◆ **EXERCISE**
Among the lines below, the one containing "sample: Mouse Salivary gland" opens the range and the one containing "sample: Multiciliated cells" closes it. Print that range exactly, without the pictures.

Entries taken from a collection

-- Opening Marker --

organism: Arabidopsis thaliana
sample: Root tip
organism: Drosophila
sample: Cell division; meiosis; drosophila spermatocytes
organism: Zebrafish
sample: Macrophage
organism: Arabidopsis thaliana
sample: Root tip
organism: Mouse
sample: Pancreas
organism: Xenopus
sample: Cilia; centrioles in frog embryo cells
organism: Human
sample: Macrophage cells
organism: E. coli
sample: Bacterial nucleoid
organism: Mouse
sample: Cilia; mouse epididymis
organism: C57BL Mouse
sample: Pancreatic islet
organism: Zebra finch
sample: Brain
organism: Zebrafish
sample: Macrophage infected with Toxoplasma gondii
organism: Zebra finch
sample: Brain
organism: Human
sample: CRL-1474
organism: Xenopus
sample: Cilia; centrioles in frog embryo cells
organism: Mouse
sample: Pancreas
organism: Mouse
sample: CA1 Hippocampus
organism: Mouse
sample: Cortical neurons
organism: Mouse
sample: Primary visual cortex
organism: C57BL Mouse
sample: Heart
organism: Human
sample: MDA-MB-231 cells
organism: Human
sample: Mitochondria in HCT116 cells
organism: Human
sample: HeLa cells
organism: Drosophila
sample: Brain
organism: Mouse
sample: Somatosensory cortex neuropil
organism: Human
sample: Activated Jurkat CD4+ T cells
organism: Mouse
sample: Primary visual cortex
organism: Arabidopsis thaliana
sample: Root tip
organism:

-- Closing Marker --
-- Opening Marker --

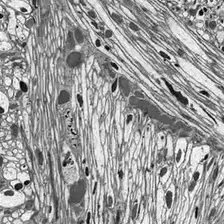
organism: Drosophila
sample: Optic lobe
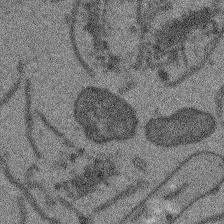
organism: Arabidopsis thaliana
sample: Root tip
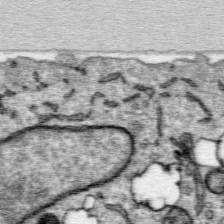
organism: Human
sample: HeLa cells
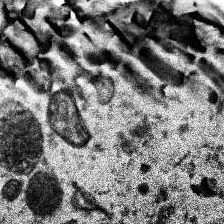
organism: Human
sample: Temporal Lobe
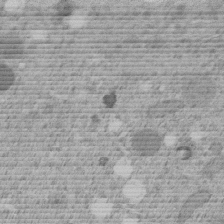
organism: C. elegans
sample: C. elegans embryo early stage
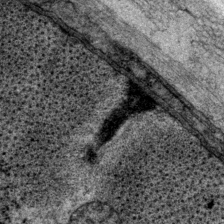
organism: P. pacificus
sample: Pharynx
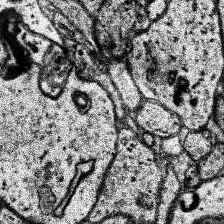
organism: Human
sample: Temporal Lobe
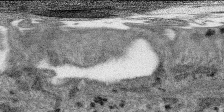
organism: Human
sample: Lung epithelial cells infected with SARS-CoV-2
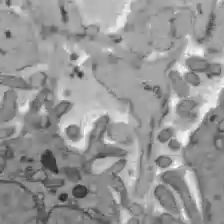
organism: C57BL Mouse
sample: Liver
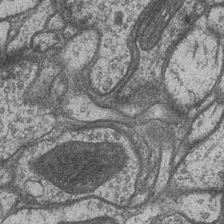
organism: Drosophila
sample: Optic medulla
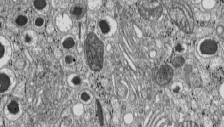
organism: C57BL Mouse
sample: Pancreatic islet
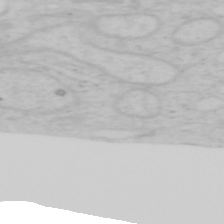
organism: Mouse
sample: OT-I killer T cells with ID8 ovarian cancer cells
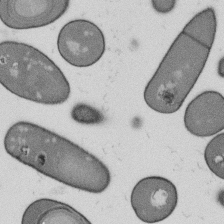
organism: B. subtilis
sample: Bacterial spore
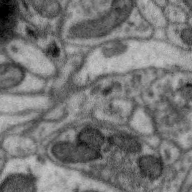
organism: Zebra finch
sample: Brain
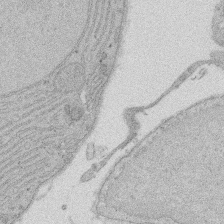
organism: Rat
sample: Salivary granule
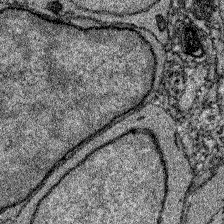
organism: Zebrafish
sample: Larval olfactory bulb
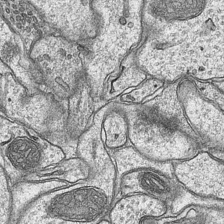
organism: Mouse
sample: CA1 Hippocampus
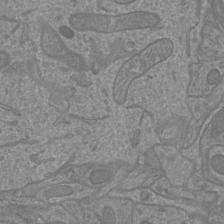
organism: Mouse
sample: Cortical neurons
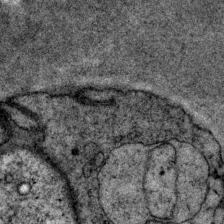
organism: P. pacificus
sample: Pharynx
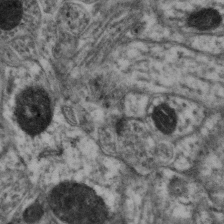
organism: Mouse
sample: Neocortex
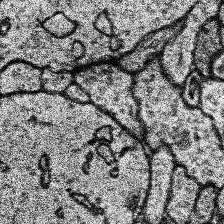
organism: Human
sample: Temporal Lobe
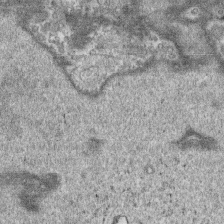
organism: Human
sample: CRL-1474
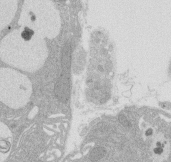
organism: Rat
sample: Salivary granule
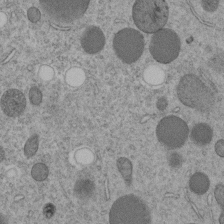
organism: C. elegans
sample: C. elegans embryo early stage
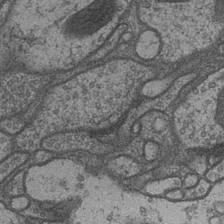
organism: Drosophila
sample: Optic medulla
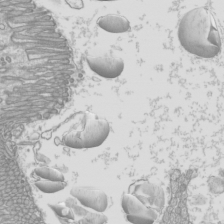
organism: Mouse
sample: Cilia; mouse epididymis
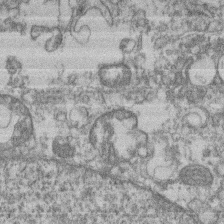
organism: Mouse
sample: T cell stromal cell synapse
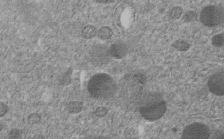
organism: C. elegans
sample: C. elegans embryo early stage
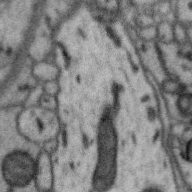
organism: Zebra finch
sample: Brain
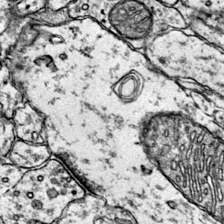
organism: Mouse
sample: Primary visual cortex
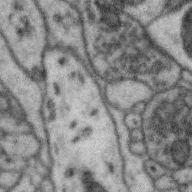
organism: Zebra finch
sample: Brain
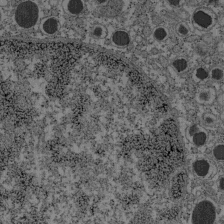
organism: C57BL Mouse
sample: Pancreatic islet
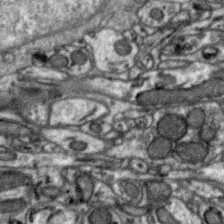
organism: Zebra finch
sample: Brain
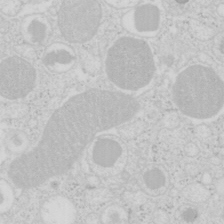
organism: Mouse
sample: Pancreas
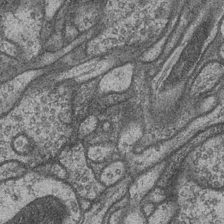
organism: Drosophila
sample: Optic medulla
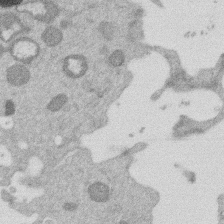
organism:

-- Closing Marker --
-- Opening Marker --

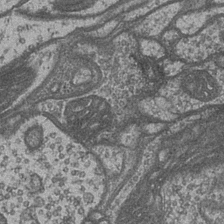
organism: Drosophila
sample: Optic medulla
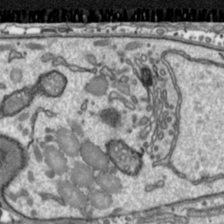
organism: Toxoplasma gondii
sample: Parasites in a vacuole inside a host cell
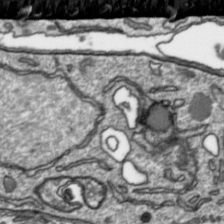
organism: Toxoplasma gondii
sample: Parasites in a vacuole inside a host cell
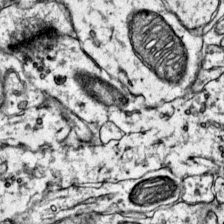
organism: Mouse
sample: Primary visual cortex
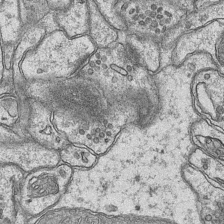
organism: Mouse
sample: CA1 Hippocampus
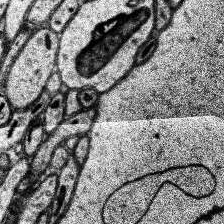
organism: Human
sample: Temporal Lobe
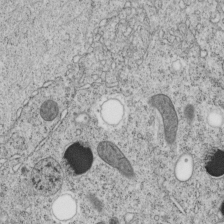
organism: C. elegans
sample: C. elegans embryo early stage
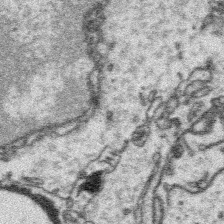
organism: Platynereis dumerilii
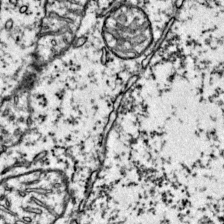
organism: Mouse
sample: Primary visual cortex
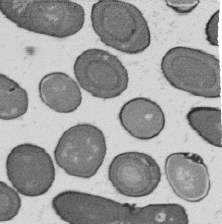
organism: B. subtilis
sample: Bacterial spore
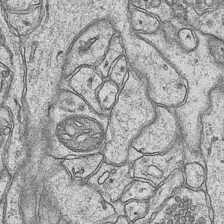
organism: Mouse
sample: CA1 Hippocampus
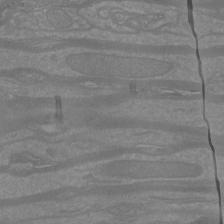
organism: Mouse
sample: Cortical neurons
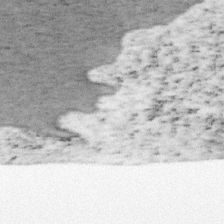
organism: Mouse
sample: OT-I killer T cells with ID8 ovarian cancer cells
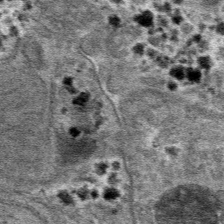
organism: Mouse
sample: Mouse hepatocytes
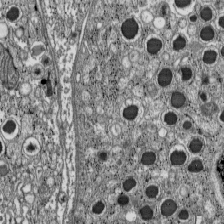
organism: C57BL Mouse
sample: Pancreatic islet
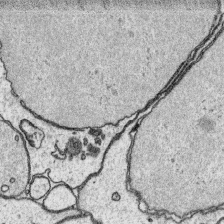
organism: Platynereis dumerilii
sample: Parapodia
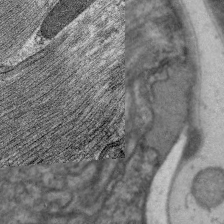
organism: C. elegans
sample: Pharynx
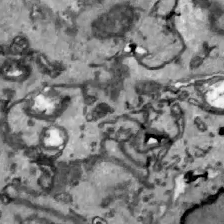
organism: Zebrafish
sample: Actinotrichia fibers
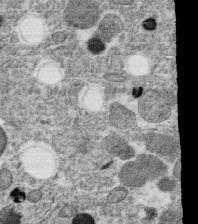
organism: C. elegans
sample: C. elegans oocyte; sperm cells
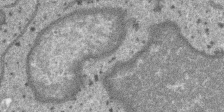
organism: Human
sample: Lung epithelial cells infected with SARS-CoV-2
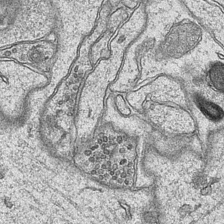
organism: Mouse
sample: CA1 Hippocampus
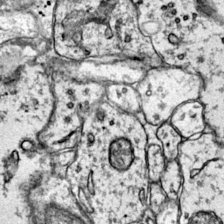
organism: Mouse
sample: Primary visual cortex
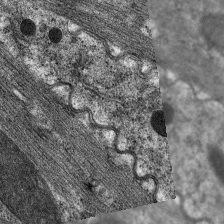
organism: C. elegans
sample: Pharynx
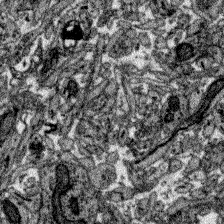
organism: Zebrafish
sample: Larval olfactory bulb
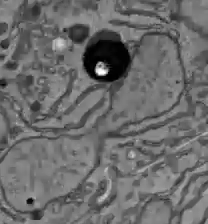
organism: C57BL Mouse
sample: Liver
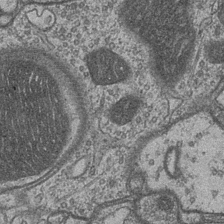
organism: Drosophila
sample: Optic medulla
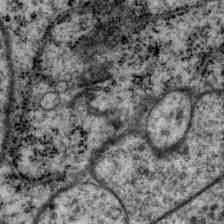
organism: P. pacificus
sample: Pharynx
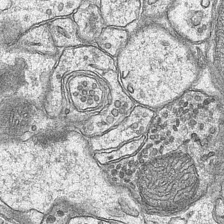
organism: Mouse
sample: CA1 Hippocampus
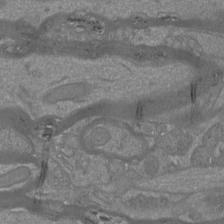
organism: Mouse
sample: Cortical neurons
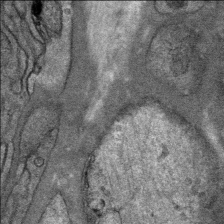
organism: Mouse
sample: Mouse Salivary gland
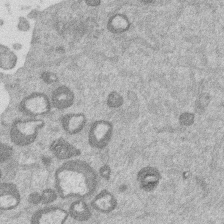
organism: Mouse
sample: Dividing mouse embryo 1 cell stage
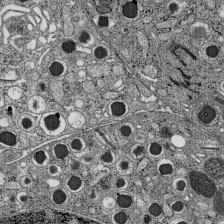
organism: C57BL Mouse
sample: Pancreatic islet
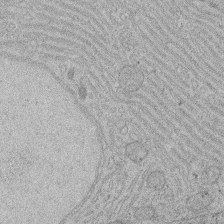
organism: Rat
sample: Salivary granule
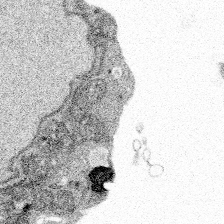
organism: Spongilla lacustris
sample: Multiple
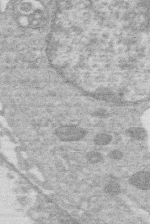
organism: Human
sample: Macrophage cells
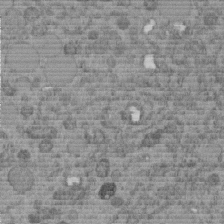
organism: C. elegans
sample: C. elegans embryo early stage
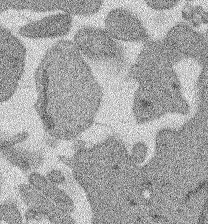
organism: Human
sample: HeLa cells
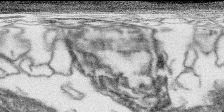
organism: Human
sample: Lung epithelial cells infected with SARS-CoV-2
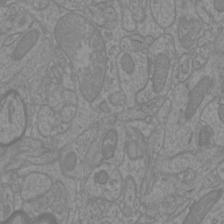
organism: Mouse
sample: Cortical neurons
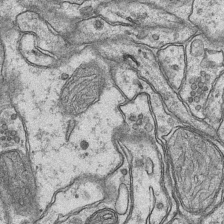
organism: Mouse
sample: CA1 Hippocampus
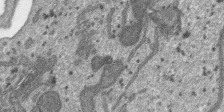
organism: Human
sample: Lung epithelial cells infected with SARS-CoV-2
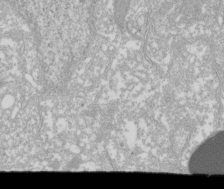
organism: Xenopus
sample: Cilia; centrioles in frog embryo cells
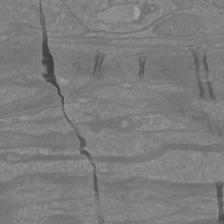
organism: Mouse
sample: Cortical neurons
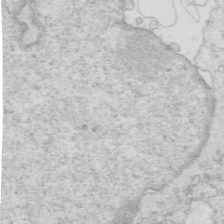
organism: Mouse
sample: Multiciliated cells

-- Closing Marker --

◆ **PROBLEM SOLUTION**
sample: Mouse Salivary gland
organism: Mouse
sample: Dividing mouse embryo 1 cell stage
organism: C57BL Mouse
sample: Pancreatic islet
organism: Rat
sample: Salivary granule
organism: Spongilla lacustris
sample: Multiple
organism: Human
sample: Macrophage cells
organism: C. elegans
sample: C. elegans embryo early stage
organism: Human
sample: HeLa cells
organism: Human
sample: Lung epithelial cells infected with SARS-CoV-2
organism: Mouse
sample: Cortical neurons
organism: Mouse
sample: CA1 Hippocampus
organism: Human
sample: Lung epithelial cells infected with SARS-CoV-2
organism: Xenopus
sample: Cilia; centrioles in frog embryo cells
organism: Mouse
sample: Cortical neurons
organism: Mouse
sample: Multiciliated cells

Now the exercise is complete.